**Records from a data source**
* * *

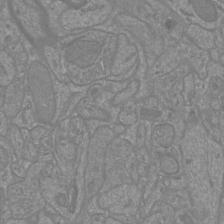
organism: Mouse
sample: Cortical neurons
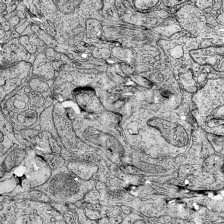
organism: Mouse
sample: Visual Cortex
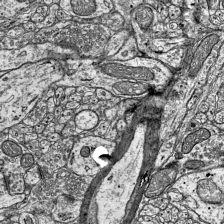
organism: Mouse
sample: Visual Cortex
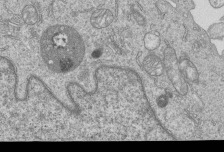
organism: Human
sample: MDA-MB-231 cells
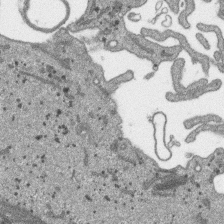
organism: Human
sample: Lung epithelial cells infected with SARS-CoV-2
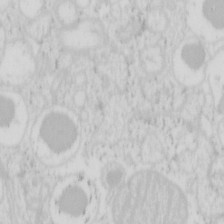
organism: Mouse
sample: Pancreas
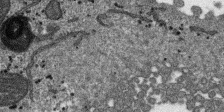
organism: Human
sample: Lung epithelial cells infected with SARS-CoV-2
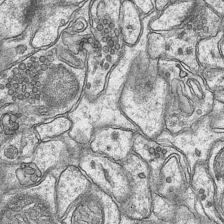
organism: Mouse
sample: CA1 Hippocampus
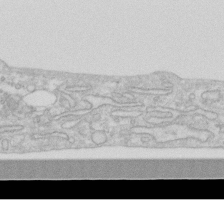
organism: Human
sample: Fibroblast cells
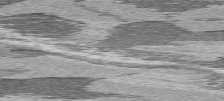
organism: C57BL Mouse
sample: Heart
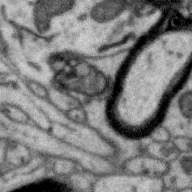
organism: Zebra finch
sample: Brain
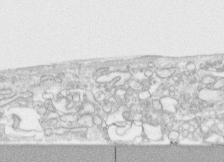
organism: Human
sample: CRL-1474
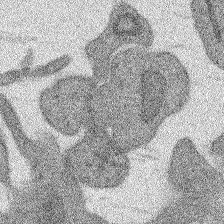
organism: Human
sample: HeLa cells
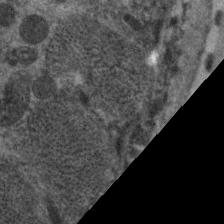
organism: C. elegans
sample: Pharynx
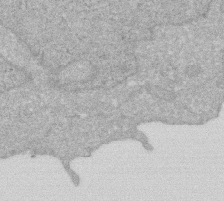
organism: Human
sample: HIV infected U937 cells
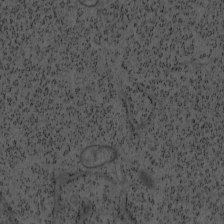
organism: Mouse
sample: OT-I killer T cells with ID8 ovarian cancer cells
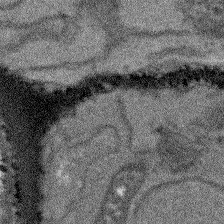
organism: Arabidopsis thaliana
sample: Root tip
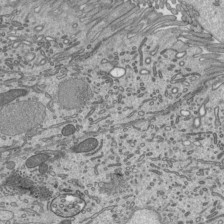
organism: Mouse
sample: Mouse epididymis efferent ductule cilia
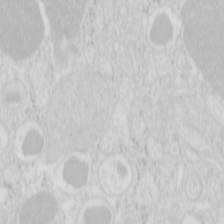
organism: Mouse
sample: Pancreas
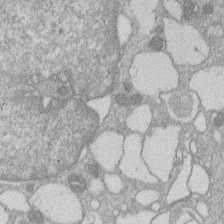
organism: Human
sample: Macrophage cells
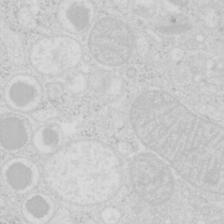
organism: Mouse
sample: Pancreas
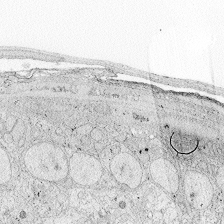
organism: Zebrafish
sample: Whole-Brain
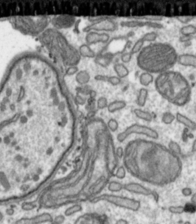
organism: Toxoplasma gondii
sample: Parasites in a vacuole inside a host cell
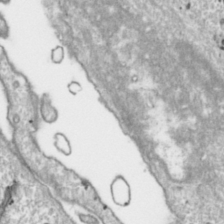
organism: Toxoplasma gondii
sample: Parasites in a vacuole inside a host cell
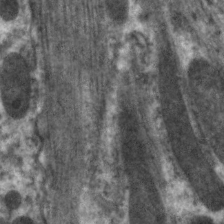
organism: C. elegans
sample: Pharynx
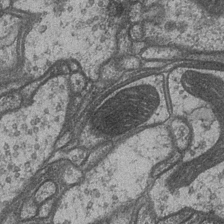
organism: Drosophila
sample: Optic medulla
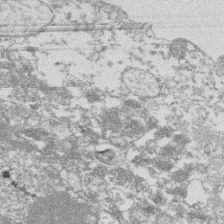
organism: Human
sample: HeLa cell HIV synapse
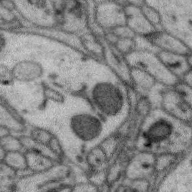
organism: Zebra finch
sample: Brain
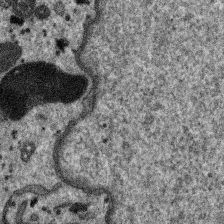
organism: Human
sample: Lung epithelial cells infected with SARS-CoV-2
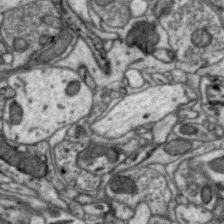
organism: Zebra finch
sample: Brain
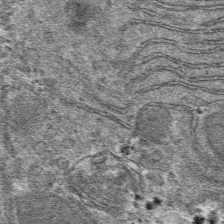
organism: Mouse
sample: Mouse hepatocytes
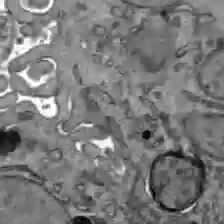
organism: C57BL Mouse
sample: Liver
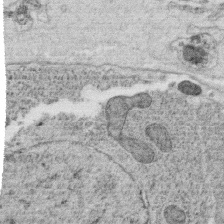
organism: C. elegans
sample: C. elegans oocyte; sperm cells
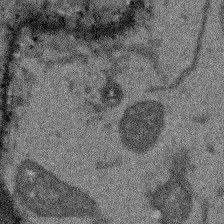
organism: Arabidopsis thaliana
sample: Root tip
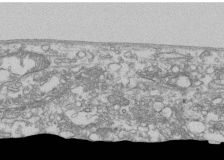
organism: Human
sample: Fibroblast cells
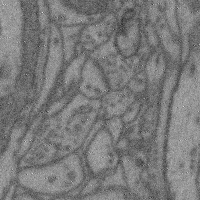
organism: Mouse
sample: Cerebral cortex
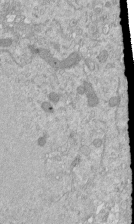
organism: Mouse
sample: ED-1 cell nuclei; centrioles
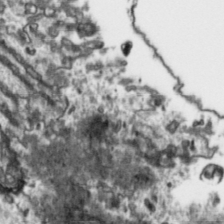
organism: Toxoplasma gondii
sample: Parasites in a vacuole inside a host cell
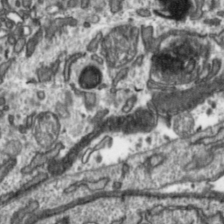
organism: Toxoplasma gondii
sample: Parasites in a vacuole inside a host cell
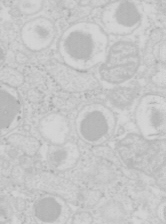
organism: Mouse
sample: Pancreas
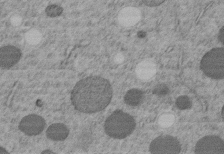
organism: C. elegans
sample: C. elegans embryo early stage
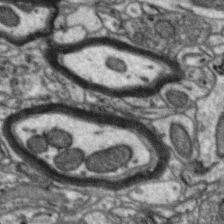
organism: Zebra finch
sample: Brain
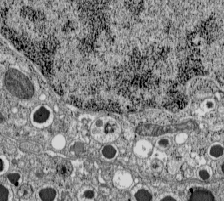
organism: C57BL Mouse
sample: Pancreatic islet
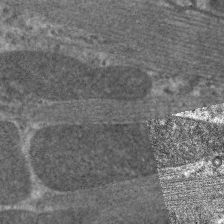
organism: C. elegans
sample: Pharynx
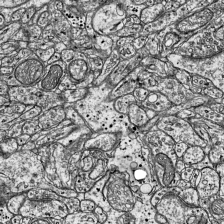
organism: Mouse
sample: Visual Cortex
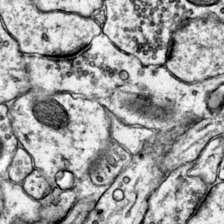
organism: Mouse
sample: Primary visual cortex
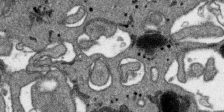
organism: Human
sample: Lung epithelial cells, uninfected (mock) control
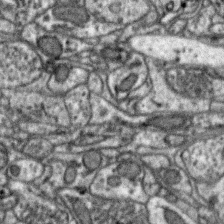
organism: Zebra finch
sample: Brain
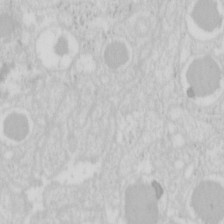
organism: Mouse
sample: Pancreas
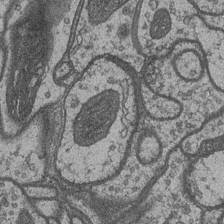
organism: Drosophila
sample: Optic medulla
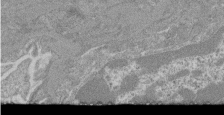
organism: Mouse
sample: Glomerulus
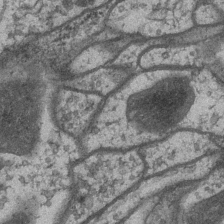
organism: Drosophila
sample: Optic medulla
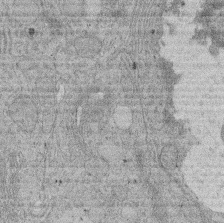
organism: Rat
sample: Salivary granule
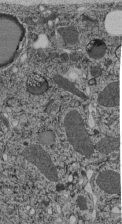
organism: C. elegans
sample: C. elegans pharynx
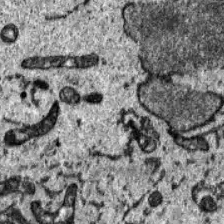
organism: Human
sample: HeLa cells
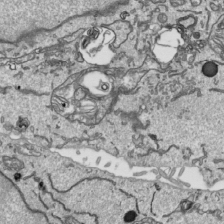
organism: Human
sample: Mitochondria in HCT116 cells
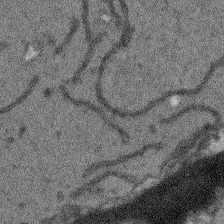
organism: Arabidopsis thaliana
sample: Root tip
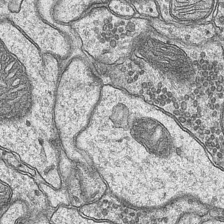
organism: Mouse
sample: CA1 Hippocampus
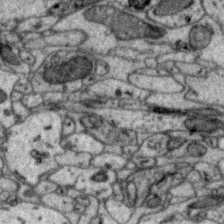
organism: Zebra finch
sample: Brain
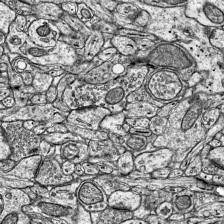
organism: Mouse
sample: Visual Cortex
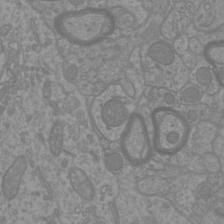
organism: Mouse
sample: Cortical neurons
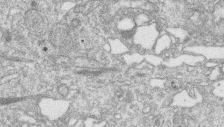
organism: Human
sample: HeLa cell HIV synapse
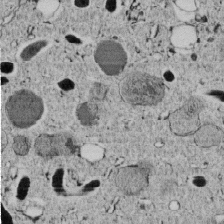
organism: C. elegans
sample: C. elegans embryo early stage
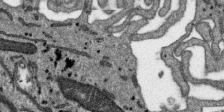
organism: Human
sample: Lung epithelial cells, uninfected (mock) control
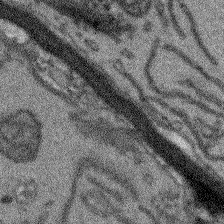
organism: Arabidopsis thaliana
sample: Root tip
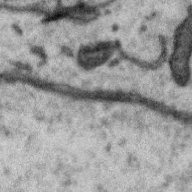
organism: Zebra finch
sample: Brain
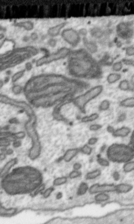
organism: Toxoplasma gondii
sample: Parasites in a vacuole inside a host cell
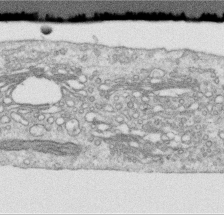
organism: Human
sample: Centriole in RPE cells
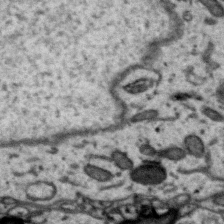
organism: Zebra finch
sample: Brain
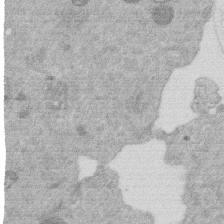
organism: Mouse
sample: Dividing mouse embryo 1 cell stage
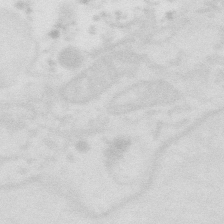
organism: Human
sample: HeLa cells
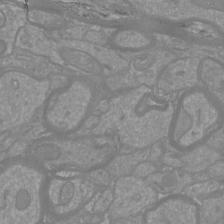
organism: Mouse
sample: Cortical neurons
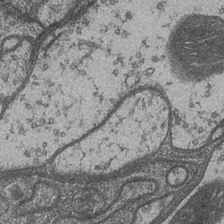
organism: Drosophila
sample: Optic medulla
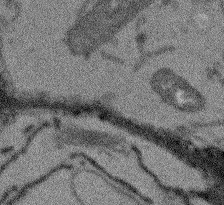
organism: Arabidopsis thaliana
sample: Root tip
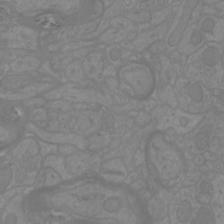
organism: Mouse
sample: Cortical neurons
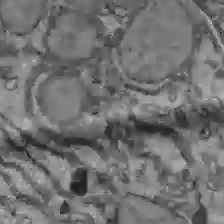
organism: C57BL Mouse
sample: Liver
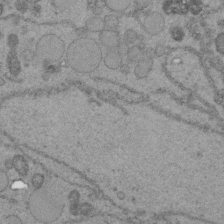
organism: C. elegans
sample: C. elegans embryo early stage
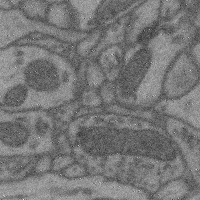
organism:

* * *

**Work required**
Quote every record above exactly, leaving out the pictures.

**Solved exercise**
organism: Mouse
sample: Cortical neurons
organism: Mouse
sample: Visual Cortex
organism: Mouse
sample: Visual Cortex
organism: Human
sample: MDA-MB-231 cells
organism: Human
sample: Lung epithelial cells infected with SARS-CoV-2
organism: Mouse
sample: Pancreas
organism: Human
sample: Lung epithelial cells infected with SARS-CoV-2
organism: Mouse
sample: CA1 Hippocampus
organism: Human
sample: Fibroblast cells
organism: C57BL Mouse
sample: Heart
organism: Zebra finch
sample: Brain
organism: Human
sample: CRL-1474
organism: Human
sample: HeLa cells
organism: C. elegans
sample: Pharynx
organism: Human
sample: HIV infected U937 cells
organism: Mouse
sample: OT-I killer T cells with ID8 ovarian cancer cells
organism: Arabidopsis thaliana
sample: Root tip
organism: Mouse
sample: Mouse epididymis efferent ductule cilia
organism: Mouse
sample: Pancreas
organism: Human
sample: Macrophage cells
organism: Mouse
sample: Pancreas
organism: Zebrafish
sample: Whole-Brain
organism: Toxoplasma gondii
sample: Parasites in a vacuole inside a host cell
organism: Toxoplasma gondii
sample: Parasites in a vacuole inside a host cell
organism: C. elegans
sample: Pharynx
organism: Drosophila
sample: Optic medulla
organism: Human
sample: HeLa cell HIV synapse
organism: Zebra finch
sample: Brain
organism: Human
sample: Lung epithelial cells infected with SARS-CoV-2
organism: Zebra finch
sample: Brain
organism: Mouse
sample: Mouse hepatocytes
organism: C57BL Mouse
sample: Liver
organism: C. elegans
sample: C. elegans oocyte; sperm cells
organism: Arabidopsis thaliana
sample: Root tip
organism: Human
sample: Fibroblast cells
organism: Mouse
sample: Cerebral cortex
organism: Mouse
sample: ED-1 cell nuclei; centrioles
organism: Toxoplasma gondii
sample: Parasites in a vacuole inside a host cell
organism: Toxoplasma gondii
sample: Parasites in a vacuole inside a host cell
organism: Mouse
sample: Pancreas
organism: C. elegans
sample: C. elegans embryo early stage
organism: Zebra finch
sample: Brain
organism: C57BL Mouse
sample: Pancreatic islet
organism: C. elegans
sample: Pharynx
organism: Mouse
sample: Visual Cortex
organism: Mouse
sample: Primary visual cortex
organism: Human
sample: Lung epithelial cells, uninfected (mock) control
organism: Zebra finch
sample: Brain
organism: Mouse
sample: Pancreas
organism: Drosophila
sample: Optic medulla
organism: Mouse
sample: Glomerulus
organism: Drosophila
sample: Optic medulla
organism: Rat
sample: Salivary granule
organism: C. elegans
sample: C. elegans pharynx
organism: Human
sample: HeLa cells
organism: Human
sample: Mitochondria in HCT116 cells
organism: Arabidopsis thaliana
sample: Root tip
organism: Mouse
sample: CA1 Hippocampus
organism: Zebra finch
sample: Brain
organism: Mouse
sample: Visual Cortex
organism: Mouse
sample: Cortical neurons
organism: Human
sample: HeLa cell HIV synapse
organism: C. elegans
sample: C. elegans embryo early stage
organism: Human
sample: Lung epithelial cells, uninfected (mock) control
organism: Arabidopsis thaliana
sample: Root tip
organism: Zebra finch
sample: Brain
organism: Toxoplasma gondii
sample: Parasites in a vacuole inside a host cell
organism: Human
sample: Centriole in RPE cells
organism: Zebra finch
sample: Brain
organism: Mouse
sample: Dividing mouse embryo 1 cell stage
organism: Human
sample: HeLa cells
organism: Mouse
sample: Cortical neurons
organism: Drosophila
sample: Optic medulla
organism: Arabidopsis thaliana
sample: Root tip
organism: Mouse
sample: Cortical neurons
organism: C57BL Mouse
sample: Liver
organism: C. elegans
sample: C. elegans embryo early stage
organism:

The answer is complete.